Update by Paul Taylor

Thursday, 23 February 2012

Tragedy On Werneth Low 'Update'

OUR TOWN
REMEMBERING HYDE

THE WERNETH LOW QUARRY MURDER
By
 Jeffrey Stafford

      The case came to light on a chilly Friday afternoon, 23rd October 1903. Fourteen years old local boy Alfred Booth was playing in a field near his parent’s cottage on Werneth Low, about a quarter of a mile along the road in the direction of Romiley from the corner of Joel Lane, Hyde. He got bored and decided to walk over to the old quarry in the field adjacent to Werneth Low Road. The quarry was not fenced off, except for a few wooden posts and some strands of broken barbed wire in between them. The water in the quarry formed a pond about ten yards across and about six to seven feet deep. In June the water is cold, in October its freezing. Striding over the barbed wire, Alfred walked innocently around the edge of the quarry, as he had done many times before; suddenly he noticed a dark bundle floating on the surface. A dead dog maybe? His curiosity aroused, he broke a branch off a tree, and reached out and turned the object over; to his horror, he suddenly realized that it was a dead child. Horrified and almost incoherent with shock, Alfred ran home to tell his mother, who was ill in bed. Later that night, when his father arrived home from work, Alfred told him about his horrific discovery at the quarry.
         The pair went directly to the police station in Gee Cross, where Alfred was interviewed by Sergeant Thomas Bright.
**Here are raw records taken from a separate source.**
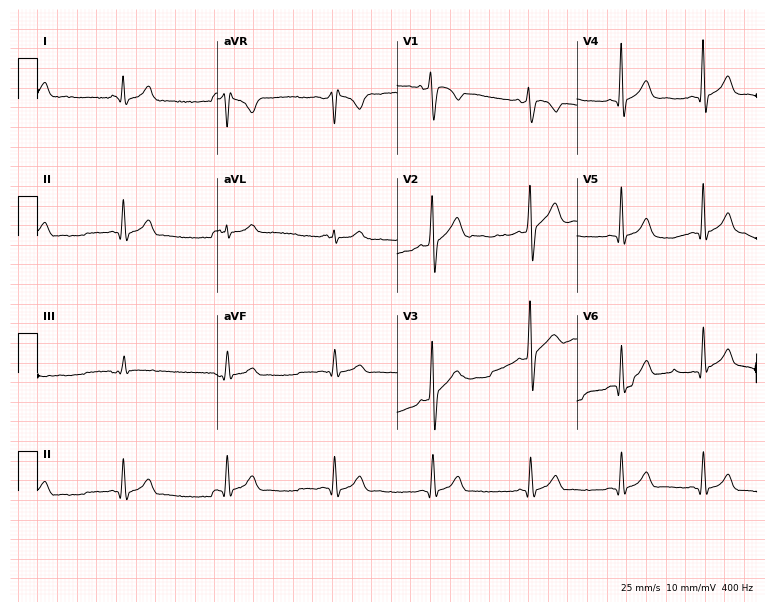
12-lead ECG (7.3-second recording at 400 Hz) from a 24-year-old male. Screened for six findings — first-degree AV block, right bundle branch block (RBBB), left bundle branch block (LBBB), sinus bradycardia, atrial fibrillation (AF), sinus tachycardia — none is recorded.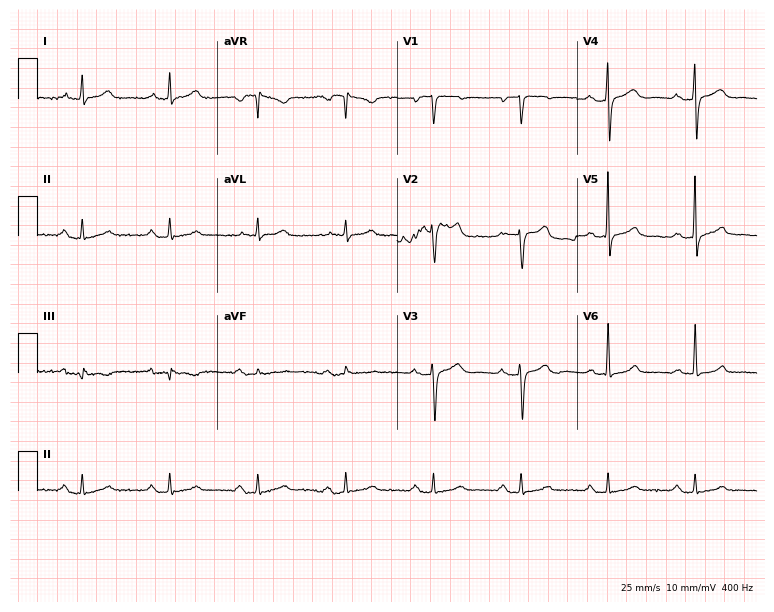
12-lead ECG (7.3-second recording at 400 Hz) from a 69-year-old man. Screened for six findings — first-degree AV block, right bundle branch block (RBBB), left bundle branch block (LBBB), sinus bradycardia, atrial fibrillation (AF), sinus tachycardia — none is recorded.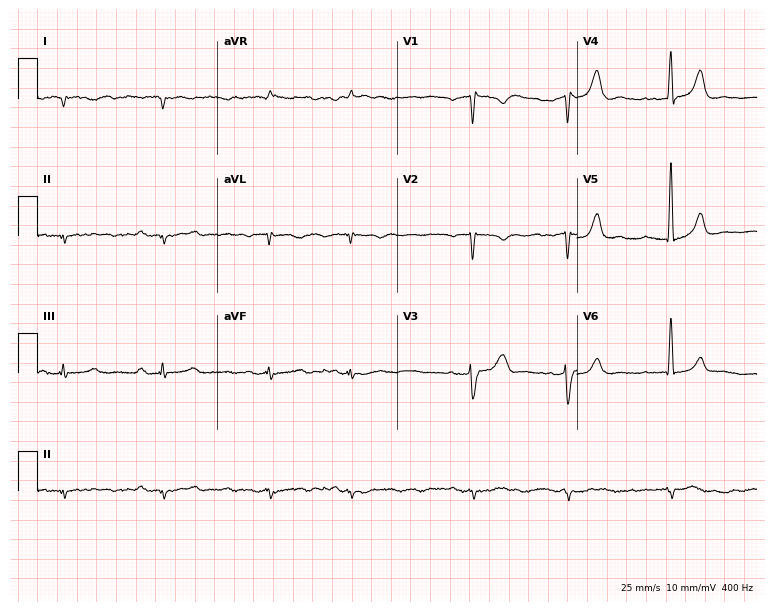
Electrocardiogram (7.3-second recording at 400 Hz), a male patient, 81 years old. Of the six screened findings (first-degree AV block, right bundle branch block, left bundle branch block, sinus bradycardia, atrial fibrillation, sinus tachycardia), none is recorded. Other findings, if any, are not listed.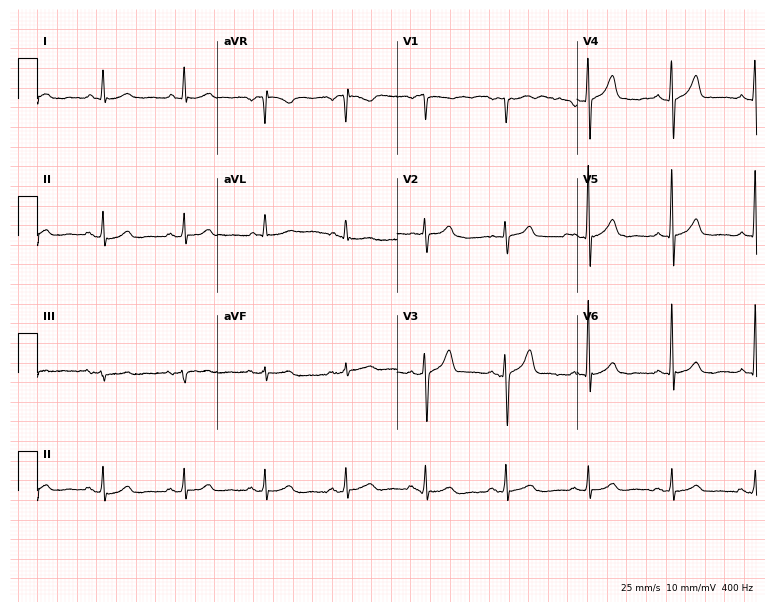
12-lead ECG from a male, 64 years old. Recorded interpretation: within normal limits.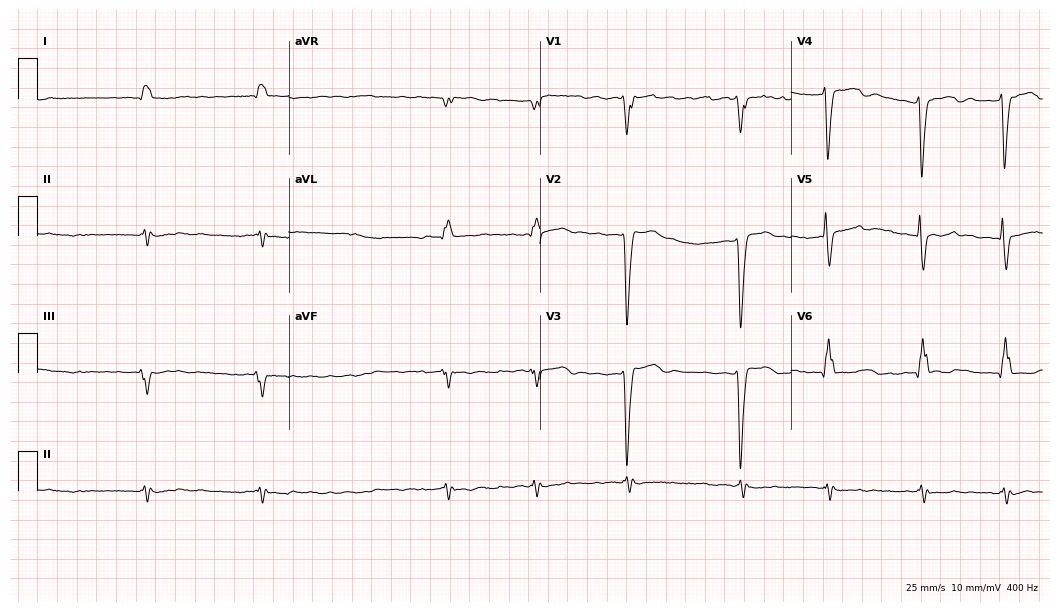
12-lead ECG from a male patient, 56 years old (10.2-second recording at 400 Hz). No first-degree AV block, right bundle branch block (RBBB), left bundle branch block (LBBB), sinus bradycardia, atrial fibrillation (AF) or sinus tachycardia recorded for this tracing. Only these six findings were labelled.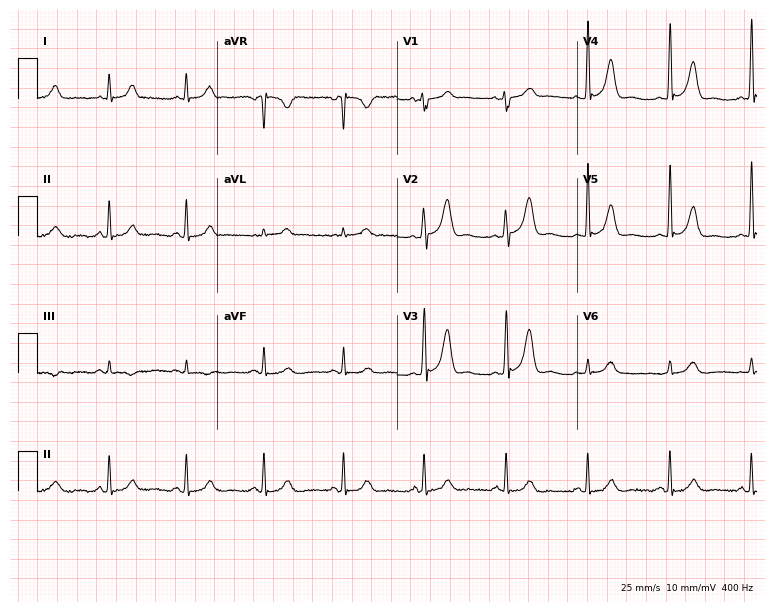
Electrocardiogram (7.3-second recording at 400 Hz), a 45-year-old female patient. Overall reading on record: normal ECG.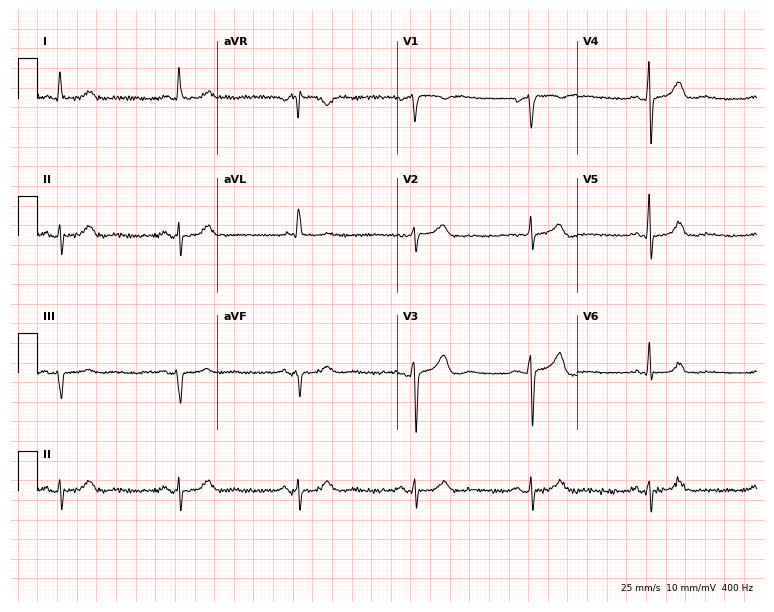
Resting 12-lead electrocardiogram (7.3-second recording at 400 Hz). Patient: a 77-year-old man. None of these six findings is recorded: first-degree AV block, right bundle branch block (RBBB), left bundle branch block (LBBB), sinus bradycardia, atrial fibrillation (AF), sinus tachycardia. Only these six findings were labelled.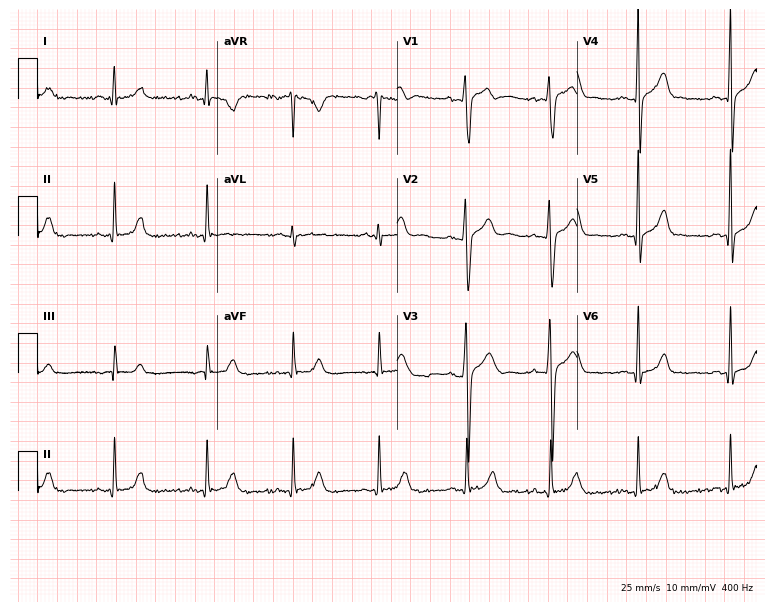
12-lead ECG from a 21-year-old man. Screened for six findings — first-degree AV block, right bundle branch block, left bundle branch block, sinus bradycardia, atrial fibrillation, sinus tachycardia — none is recorded.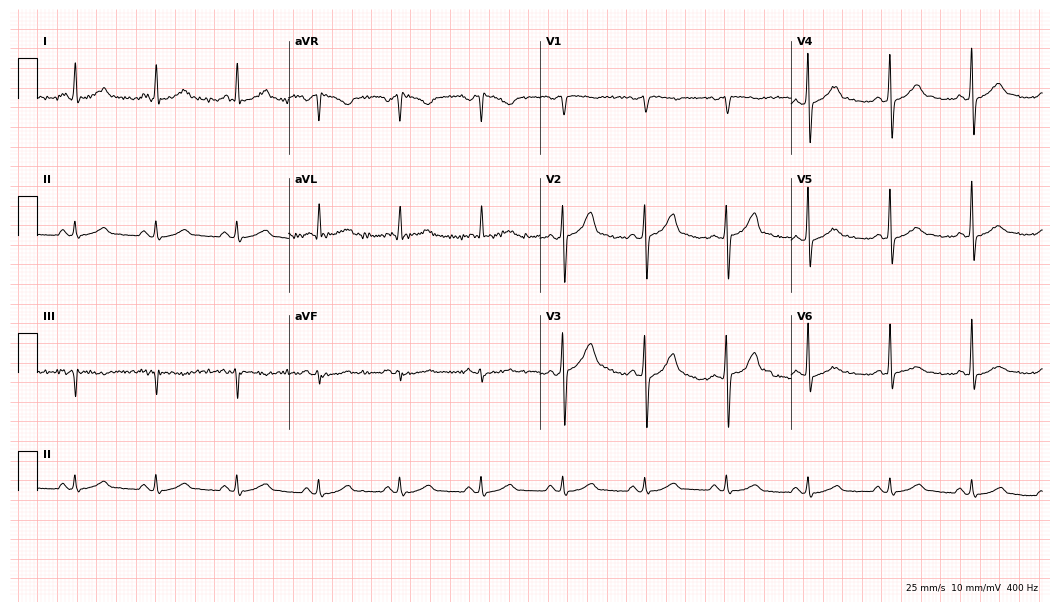
ECG (10.2-second recording at 400 Hz) — a 62-year-old man. Labelled as a normal ECG.

A pin could have been heard dropping in the police station that night, as the distraught boy told Bright about his gruesome find in the quarry on Werneth Low.  When questioned, Booth said that he had not been near the quarry for about a month, and knew nothing about a child’s body being there until he spotted the bundle lying in the water, less than a yard from dry ground.
        It was ten minutes past eleven when Sergeant Bright left the police station and hurried to the spot where the child’s body was lying. Then as now, there were no houses on Werneth Low Road beyond the Hare and Hounds Inn, the nearest habitations were a handful of small isolated farms and cottages below, and a lonely cottage on the brow that leads to Romiley. At night the road was lonely and dark, and as creepy as a graveyard.  When Bright reached the quarry, in the half light, he could just make out the body floating in the murky water, about a foot from the side. Finding a short branch, he eased the dead child towards dry ground and lifted it gently from the water.  On examining the clothing of the child, Bright found that it was stamped “Stockport Workhouse, Female Hospital.”  Finding the one who’d dumped the tiny body in the quarry was not going to be a problem.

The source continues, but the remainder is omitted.